Code de la Route : Articles L223-1 et suivants
Loi n°2000-321 du 12 avril 2000 relative aux droits des citoyens dans leurs relations avec les administrations.
Loi n°79-587 du 11 juillet 1979 relative à la motivation des actes administratifs et à l’amélioration des relations entre l’administration et le public.
Loi n°78-753 du 17 juillet 1978 portant diverses mesures d’amélioration des relations entre l’administration et le public et diverses dispositions d’ordre administratif, social et fiscal
Code de justice administrative : Articles L 732-1, R. 412-1 et R421-1 du Code de Justice administrative.
Décret en Conseil d’Etat n° 2001-492 du 06/06/2001 publié au JO du 10/06/2001 pris pour l’application du chapitre II du titre II de la loi n° 2000-321 du 12 avril 2000 et relatif à l’accusé de réception des demandes présentées aux autorités administratives.

Définition

Le recours gracieux est un élément essentiel du contrôle de l’action administrative. L’essence même de ce dernier est de permettre à l’autorité qui a pris une décision administrative de pouvoir la réformer, l’abroger, la modifier ou la maintenir. Le système du recours gracieux permet à l’administration de réparer une erreur commise ou de maintenir une décision. Ainsi, l’exercice d’un tel recours peut permettre d’éviter un recours devant les juridictions administratives.
Selon les propres termes du Conseil d’État « l’exercice d’un recours administratif préalable ... a pour but de permettre à l’autorité administrative, dans la limite de ses compétences, de remédier aux illégalités dont pourrait être entachée la décision initiale, sans attendre l’intervention du juge » [1]

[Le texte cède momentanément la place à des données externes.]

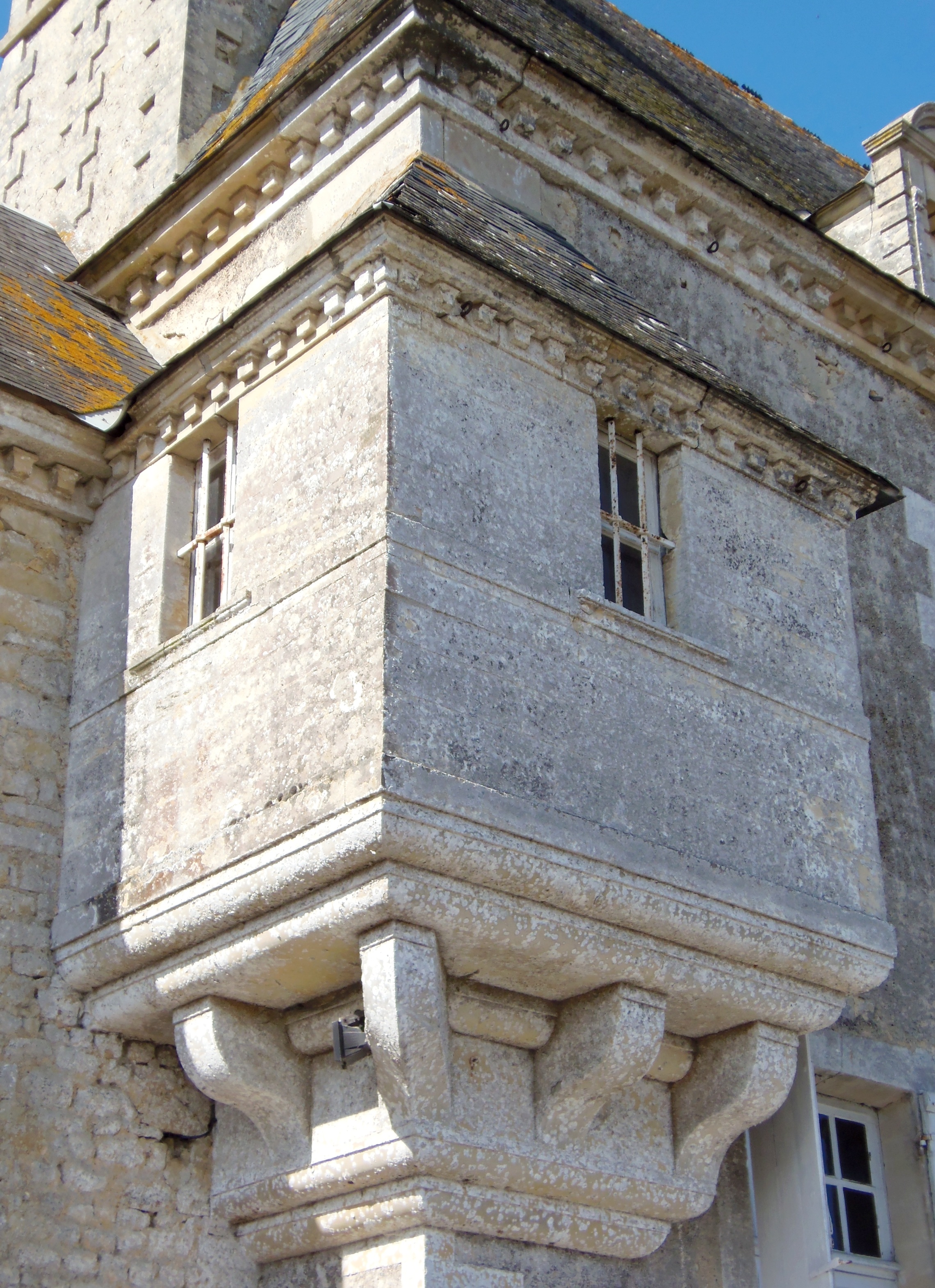 Mandeville-en-Bessin (Normandie, France). Échauguette sur le manoir de Douville.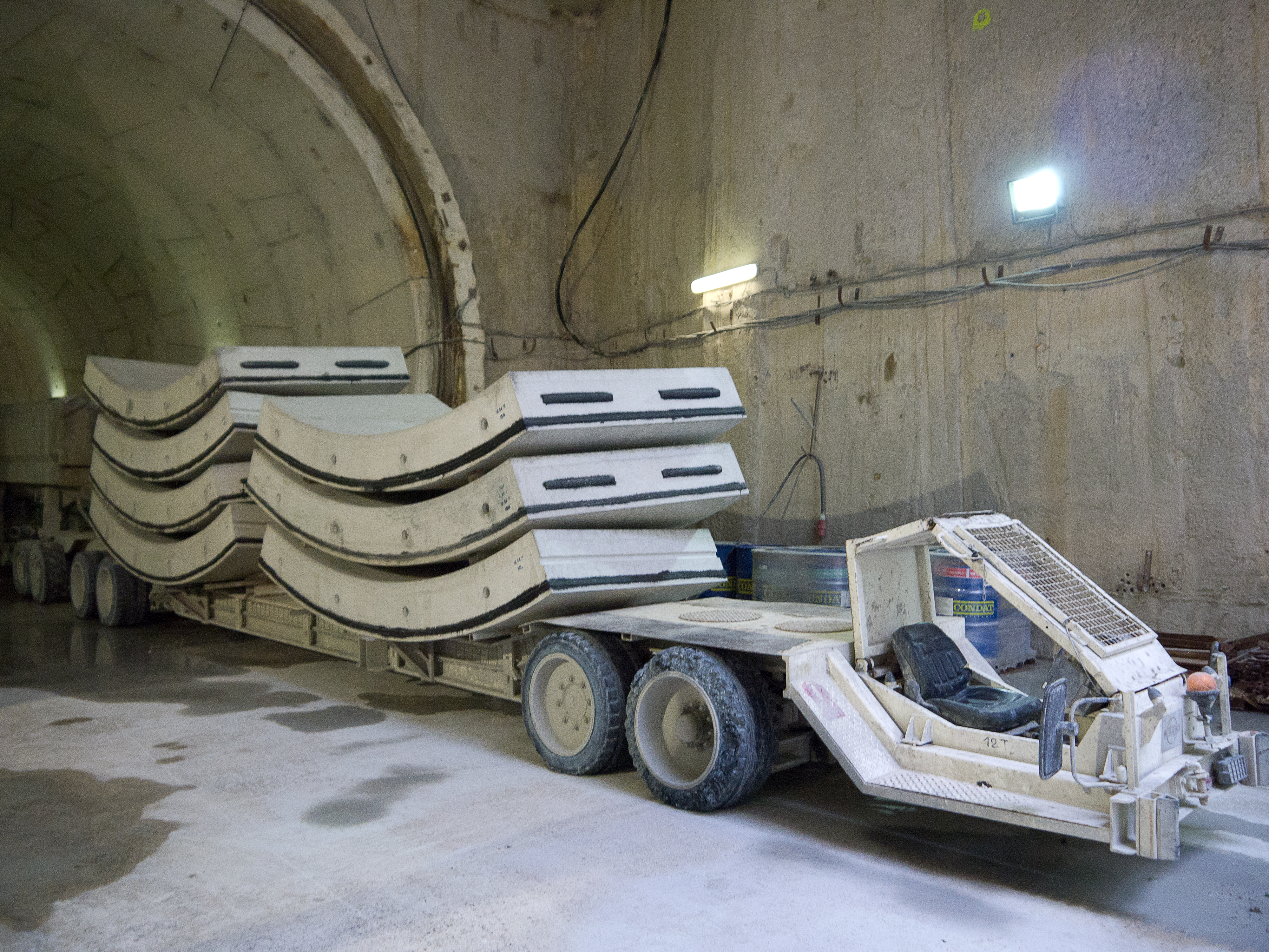 Travaux d'extension de la ligne 12 du métro de Paris à Auberviliers : véhicules qui transportent les voussoirs jusqu'au tunnelier (50 tonnes à la fois).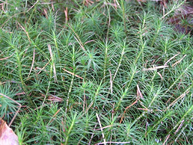 Polytrichum commune bei Schladern an der Sieg.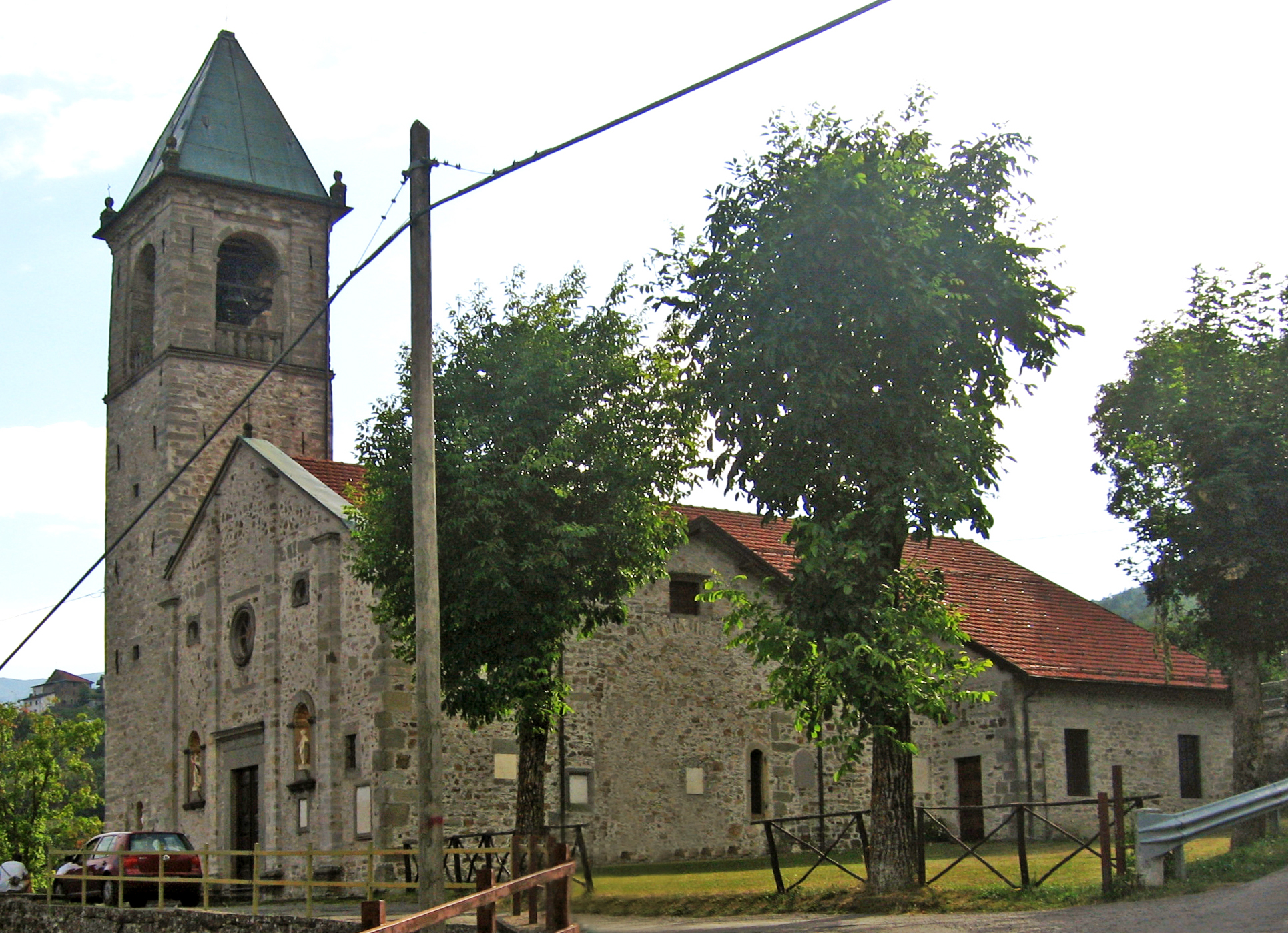 Chiesa dei Santi Lorenzo e Michele (Monchio delle Corti) - esterno

S’agissant de la forme, le recours administratif doit être effectué auprès de l’autorité administrative qui a pris la décision contestée, à savoir, pour le contentieux du permis à points, le ministre de l’Intérieur DLPAJ-SD/CSR, Service du Fichier National des permis de conduire.
Sur le plan procédural, le recours gracieux ne doit pas prendre la forme d’une demande d’indulgence. Il s’agit en effet, de critiquer la décision 48 SI en la déclarant illégale tout en demandant expressément son annulation.
Il s’agit de demander la modification ou l’abrogation de la décision contestée. Une simple demande de renseignements, d’avis, de bienveillance ou d’indulgence ne sera pas considéré par le juge ni même par l’autorité administrative comme un véritable recours gracieux et de ce fait n’emportera pas les conséquences juridiques de l’exercice d’un vrai recours gracieux.
Le recours administratif peut être une condition essentielle concernant la recevabilité d’un éventuel recours contentieux contre la décision 48 SI.

Comme la majorité des recours administratifs, ce recours FNPC n’a pas d’effet suspensif.
Le recours gracieux a pour effet d’interrompre le délai de recours contentieux [2]. Un nouveau délai ne s’ouvrira qu’à compter d’une décision expresse de rejet.

Si l’automobiliste n’a jamais reçu notification de la décision 48 SI car cette dernière n’a pas été envoyée à la bonne adresse et qu’il engage une requête en annulation devant le Tribunal administratif, il devra effectuer au préalable un recours gracieux dans lequel il sollicitera la communication de la décision 48 SI.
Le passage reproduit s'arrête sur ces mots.